The officer caught up his hat and sword, and in a moment they were walking down Second Street. Several times Janice unsuccessfully sought to begin her tale, but Andre finally had to come to her assistance.
“You surely do not fear to trust me, Miss Meredith, and you cannot doubt the surety of assistance, if it be within my power?”
For a moment the girl’s lips trembled; then she said,” Dost truly think the miniature frame I showed thee is worth as much as five hundred pounds?”
“I think ’t is, beyond doubt.”
“And dost thou think that thee couldst obtain four hundred pounds for it?”
“Of that I can scarce give assurance, for ’t is a question whether a purchaser can be found for it. Yet I make small doubt, Miss Meredith,” he added, “that if you will leave your portrait in it, one man there is in Philadelphia will gladly buy it at that price, though he run in debt to do it.
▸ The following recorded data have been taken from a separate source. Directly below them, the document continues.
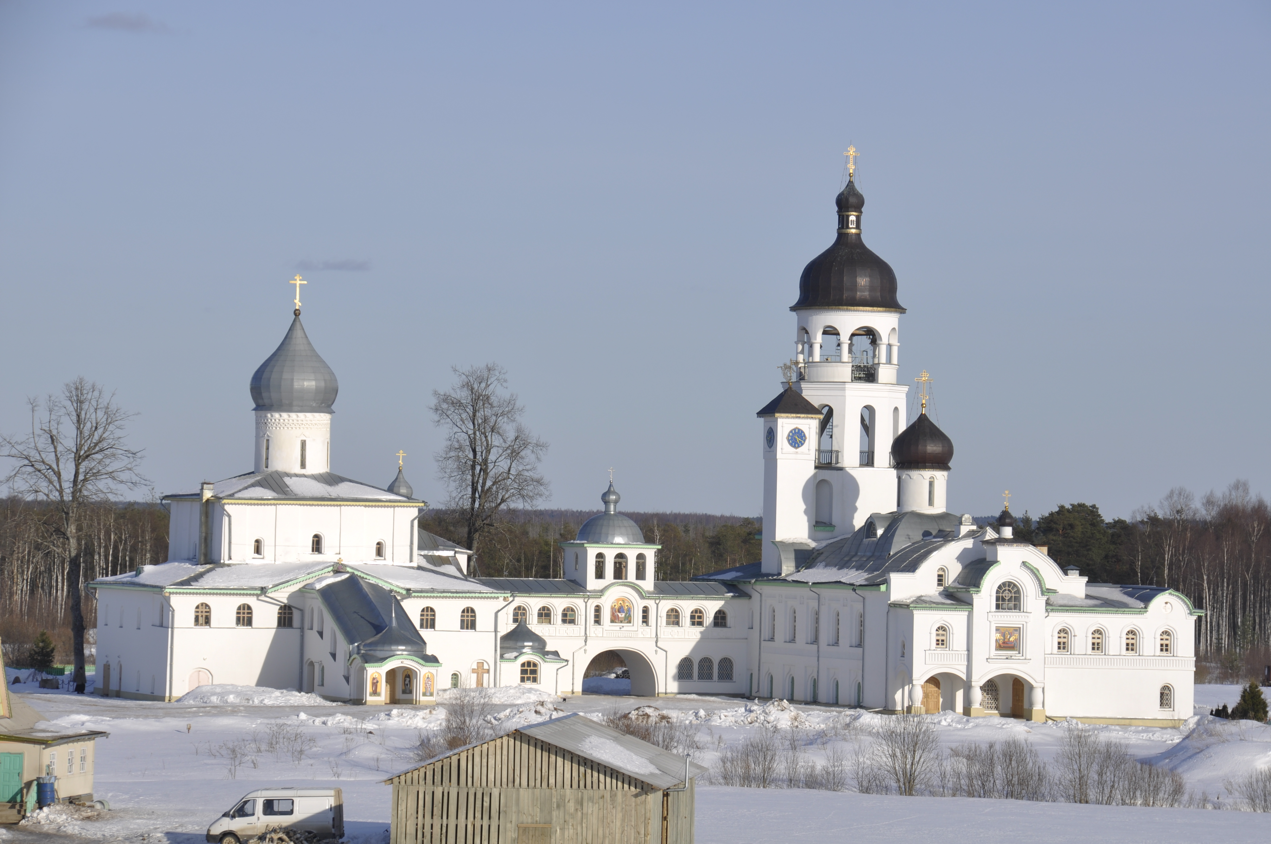 Наступила весна и Крыпецкий монастырь стал преображаться.Мардарий.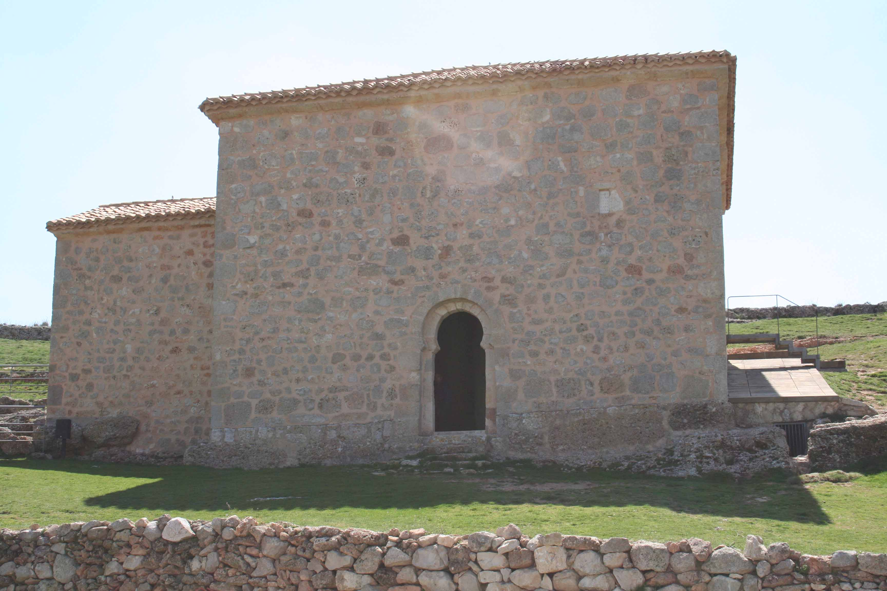 Vista exterior de la ermita de San Baudelio de Berlanga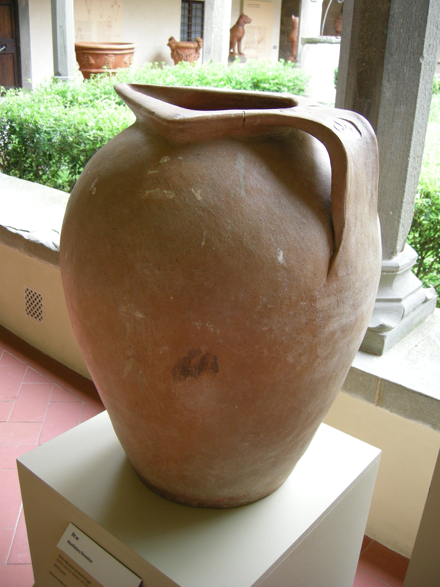 Impunteta, orcio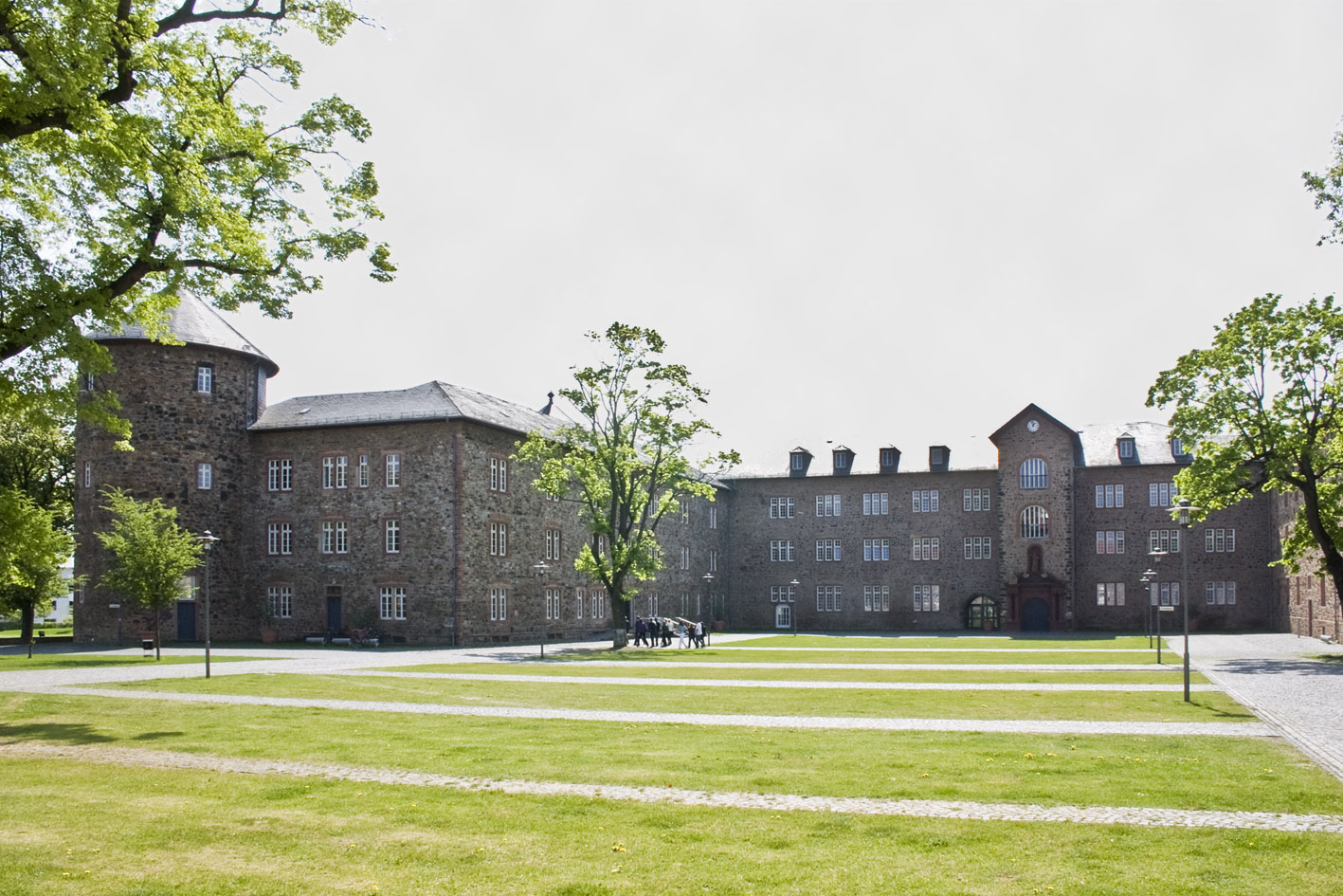 Schloss des Landgrafen Philipp von Hessen-Butzbach in Butzbach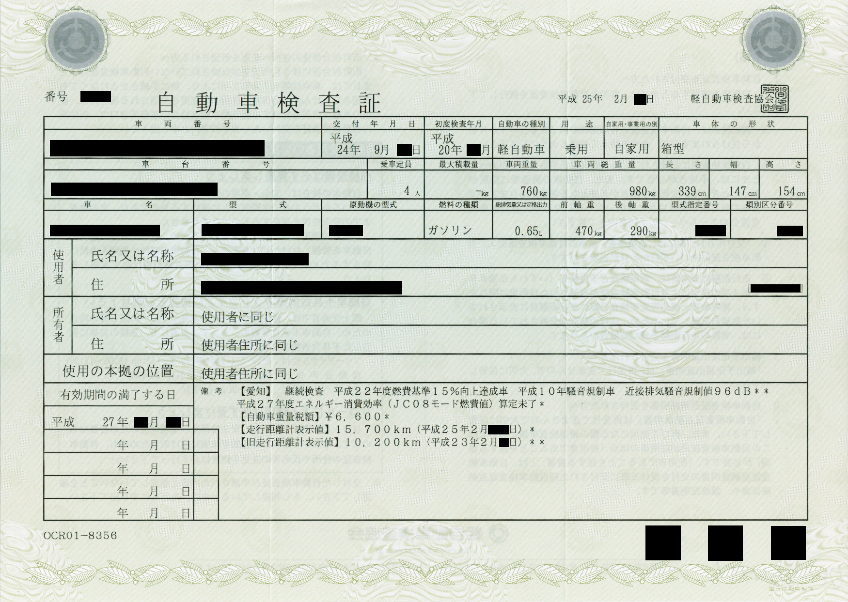 自動車検査証（軽自動車検査協会発行）

If you desire to sell it, why do you not offer it to Mobray?”
The girl had coloured with Andre’s first remark, and ere he had completed his speech, her cheeks were all aglow. “I— I could not offer it to him. Surely you can understand that ’t would be impossible?” she stammered.
“I suppose I am dull-witted not to know it,” said Andre, hurriedly, in evident desire to lessen her embarrassment. “However, ’t was but a suggestion, and if you desire to sell, I will gladly undertake to negotiate it for you.”
“Oh, will you?” cried the girl, eagerly. “’T will so greatly service me.”
Without more ado, she held out her hand, which contained the miniature, and after a second outburst of thanks, quite unconscious of the fact that she was leaving him abruptly, she hurried away, not homeward, but in a direction which presently brought her to a house before which a sentry paced, where she stopped.
“Is Sir William within?” she asked of the uniformed servant who answered her knock; and when told that he was, added: “Wilt say that Miss Meredith begs speech with him?”
The servant showed her into the parlour, then passed into the room back of it, and Janice heard the murmur of his words as he delivered her message.
“Miss Meredith,” cried a woman’s voice. “What does that puss want with you, Sir William?”
The bass of a masculine reply came to the visitor’s ears, though pitched too low for her to distinguish words.
“I know better than to take any man’s oath concerning that,” retorted the feminine speaker; and on the last word the door was flung wider open, and a woman of full figure and of very pronounced beauty burst into the room where the girl sat, closely followed, if not in fact pursued, by the British commander-in-chief. “What do you want with Sir William?” she demanded.
Janice had risen, half in fright and half in courtesy; but the cry she uttered, even as the inquiry was put, was significant of something more than either.